Unlike every data driven article, this will not be about tracking your social media metrics or your website traffic. This is about tracking your progress and productivity in general. Over the years, I’ve learned a lot about productivity and myself, but I was only able to learn this from collecting data and looking at what has worked for me and what hasn’t. Being ruthless with my workflow and open to trying new things has massively helped me become more efficient as a person.
When you’re an entrepreneur, efficiency is your most important quality, above all. Efficiency will allow you to maximise your time in ways that your rivals cannot, and gives you an agile edge that competitors envy. This is why I focus on efficiency so much. Time is the most precious un-renewable resource, because when it’s gone, it’s gone; there is no method of gaining that time back no matter how much you move your day around. We all have 24 hours in a day, so wouldn’t you want to make sure that every single day counts?
I’m also very aware of the toxic habit tracking can become, so we’re looking at this as a method to create new habits and work towards three major goals in your life. Three is a magic number because it’s manageable, easy to remember and also gives your brain two other things to obsess about. If you have always wanted to become a professional artist, you have to start by painting regularly; not just thinking about it, but actually doing it. After a year of painting just one canvas a week, you’d have painted 52 pieces. Slow and steady win the race with consistent but small steps.
See how the dots connect ⠟
One of the biggest benefits for me is looking back at what has worked. I’m always trying new things – new apps, new work flows, new methods. If you don’t track what works and what doesn’t work, you’ll never really know if things worked at all, leaving you in the dark on where you’re making progress.
Tracking always feels like unnecessary work but when you track what you’ve done in the day and then look at your month, you’ll start to see trends. Maybe you’re more of an afternoon or after 2 coffees worker (like me), or maybe you’re super productive in the mornings and sluggish at the afternoons. Once you know this, you can plan your day around your productivity high points. If you didn’t know this, then you won’t be able to plan around it. And now that you know when you’re most productive for your deep work, you can plan your mindless admin work (you know the type, when you can essentially remove your brain and still be able to do it) for your more unproductive times. But without the data, you’ll never know.
That feel great factor 🤩
I’m a complete weirdo so I get excited by seeing all the things I’ve done and how productive I have been; or on the flip side, how disappointed about how much wasted time I’ll never get back. Nothing beats flipping back through the diary, seeing all the work you have done, and how effective you’ve been.

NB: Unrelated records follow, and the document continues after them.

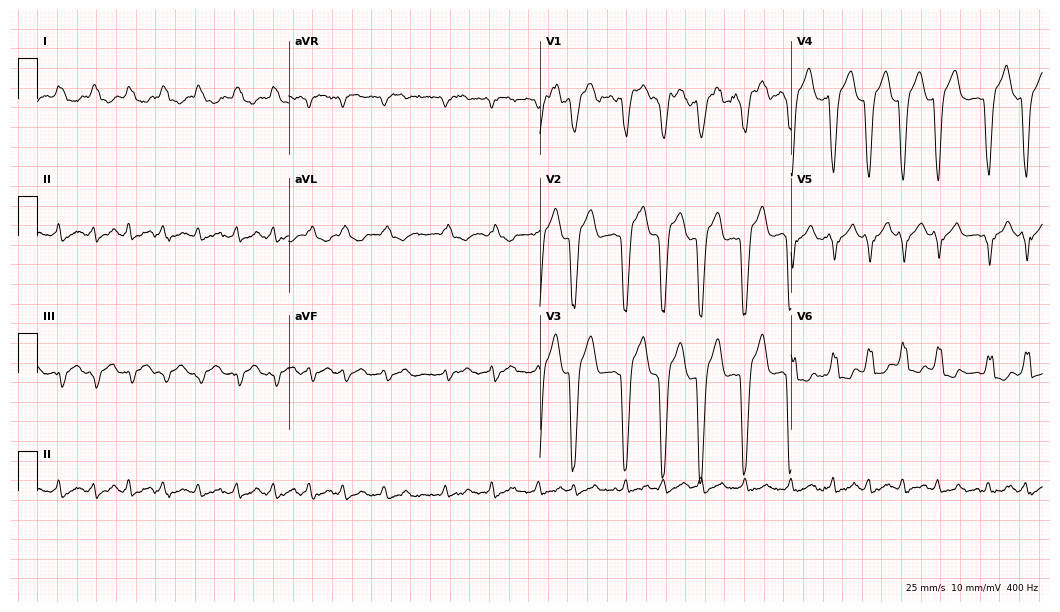
12-lead ECG (10.2-second recording at 400 Hz) from an 82-year-old female patient. Findings include left bundle branch block, atrial fibrillation.
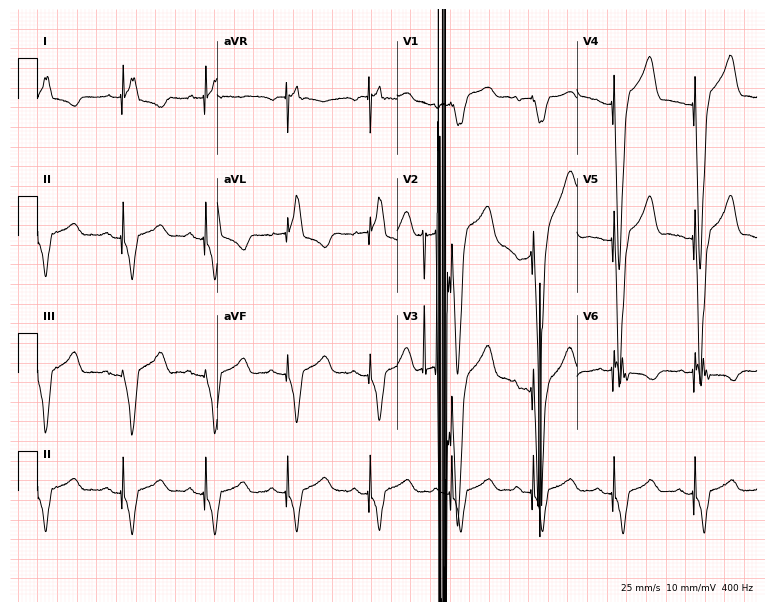
Resting 12-lead electrocardiogram. Patient: a female, 82 years old. None of these six findings is recorded: first-degree AV block, right bundle branch block, left bundle branch block, sinus bradycardia, atrial fibrillation, sinus tachycardia. Only these six findings were labelled.
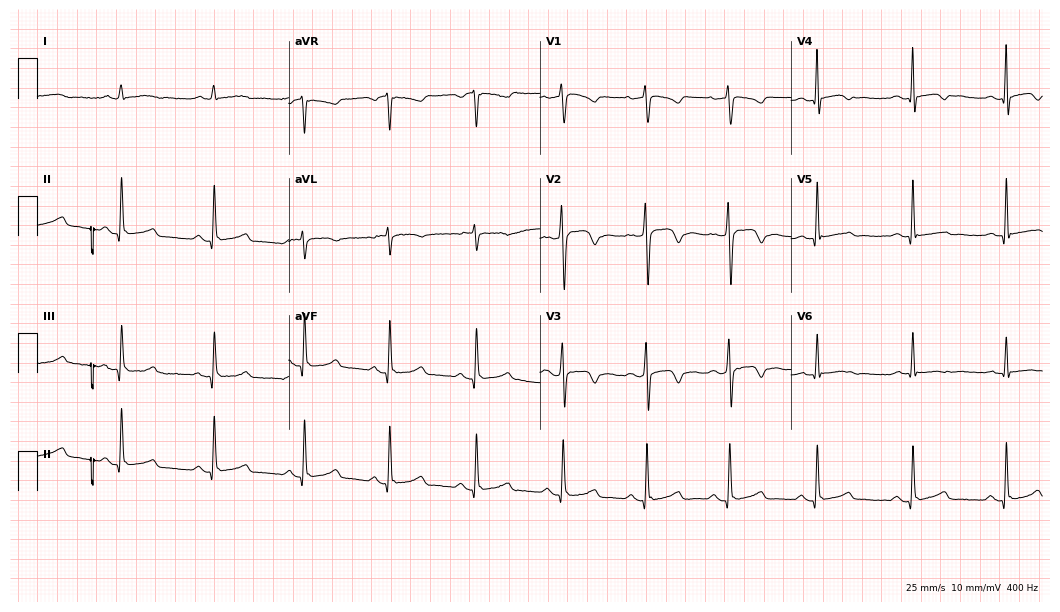
Resting 12-lead electrocardiogram. Patient: a woman, 46 years old. None of these six findings is recorded: first-degree AV block, right bundle branch block, left bundle branch block, sinus bradycardia, atrial fibrillation, sinus tachycardia. Findings outside these six are not listed.
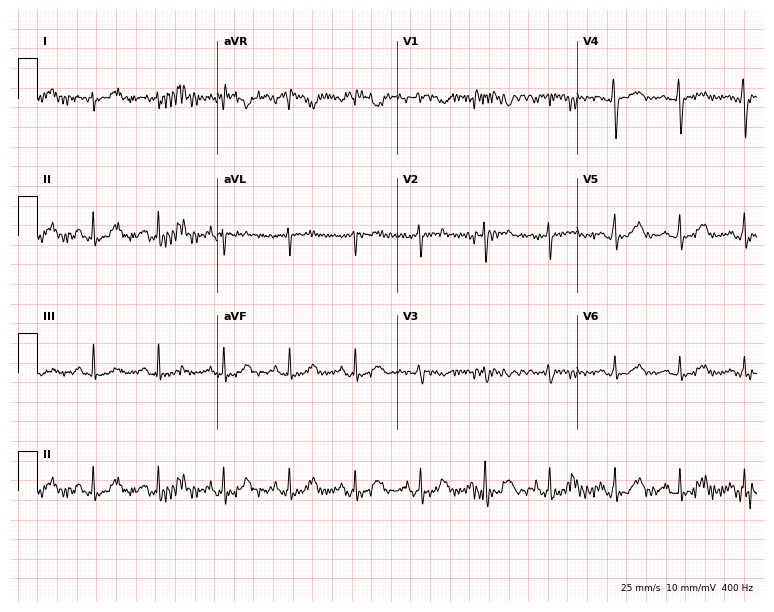
ECG — a female patient, 51 years old. Screened for six findings — first-degree AV block, right bundle branch block, left bundle branch block, sinus bradycardia, atrial fibrillation, sinus tachycardia — none is recorded. Findings outside these six are not listed.
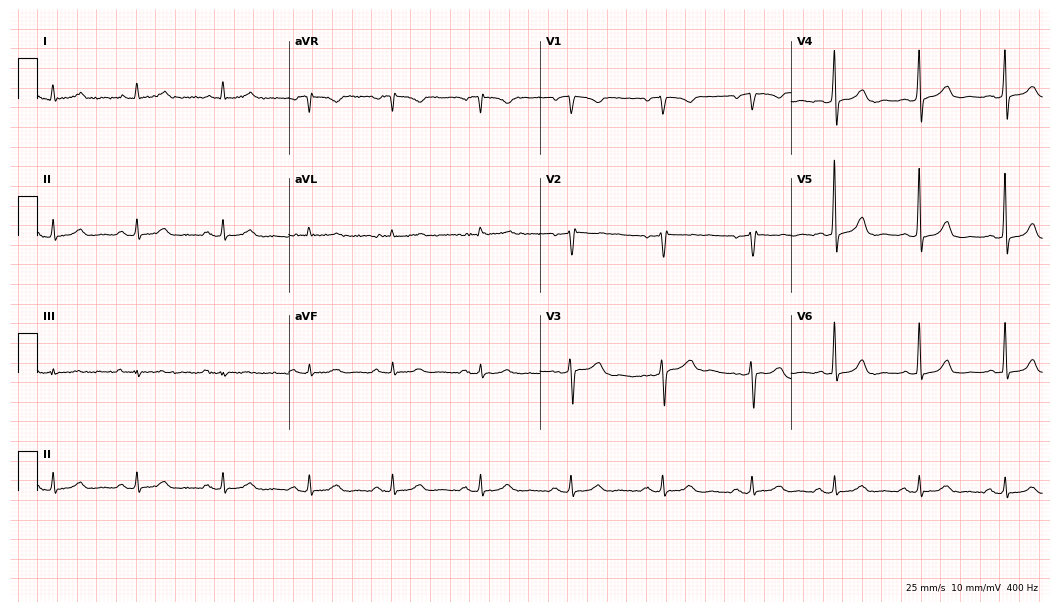
Resting 12-lead electrocardiogram (10.2-second recording at 400 Hz). Patient: a 63-year-old woman. None of these six findings is recorded: first-degree AV block, right bundle branch block, left bundle branch block, sinus bradycardia, atrial fibrillation, sinus tachycardia. Only these six findings were labelled.
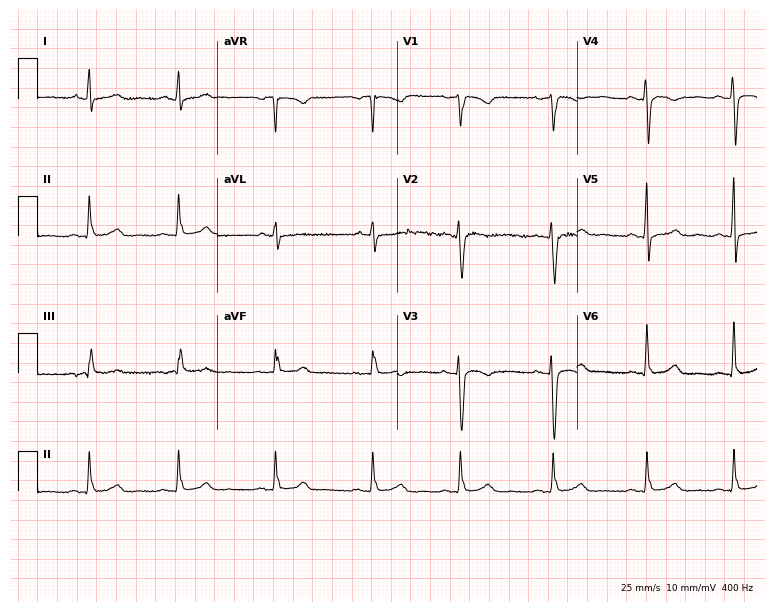
ECG — a woman, 46 years old. Screened for six findings — first-degree AV block, right bundle branch block, left bundle branch block, sinus bradycardia, atrial fibrillation, sinus tachycardia — none is recorded.
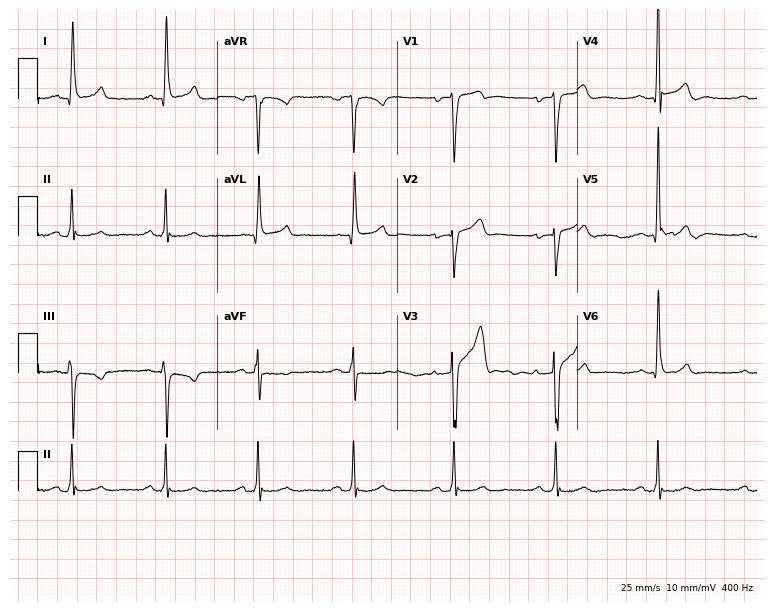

Don’t fall down the rabbit hole! 🕳🐇
While I love tracking my progress on pretty much everything, I also don’t fixate on it. I use my goal posts as a strong indicator of where I need to be, but I’m not beating myself up if I miss it, or if I forget to track it. There are a million things you can track, and a tracked life can get very exhausting. You have to track your finances, your calories, your time, your mileage, your exercise, your heart rate and how many times a day you 💩. It’s overwhelming just thinking about it, which is why you only do it to create your baseline and ensure that you’re staying on track.
For instance, I’m a writer and word counts matter. I have to make sure that I get a certain word count in daily to keep on top of my work, both personal and paid. So that gets tracked. But I also track my hourly Linkedin prowl, because I’m incredibly inconsistent with that, so I track it to make sure that I stay on top of it and create a habit (I’m notorious for my clinical inability to create habits, hence my aggressive time planning). But I do not manually track my heart rate, or my calories, or bowel schedule, because while I understand these are all very trackable things, it can be a wormhole of instant gratification and time consumption. And to be honest, unless it’s a thing that you’re focusing on right now (and you should only really have three of those at any given time), it doesn’t need to be tracked.
I use the Done app to track milestones. It’s lovely and colourful with a very simple interface. Currently, I’m focused on my daily word count to build a more consistent writing schedule; my daily sales outreach to try to get into a habit of not avoiding the thing I hate the most; and weekly exercise, because in my head I do five sessions a week when in reality that’s actually per month, so we’re trying to rebuild that routine coming out of lockdown.
Now go out there, pick three things to focus on and get to tracking that progress!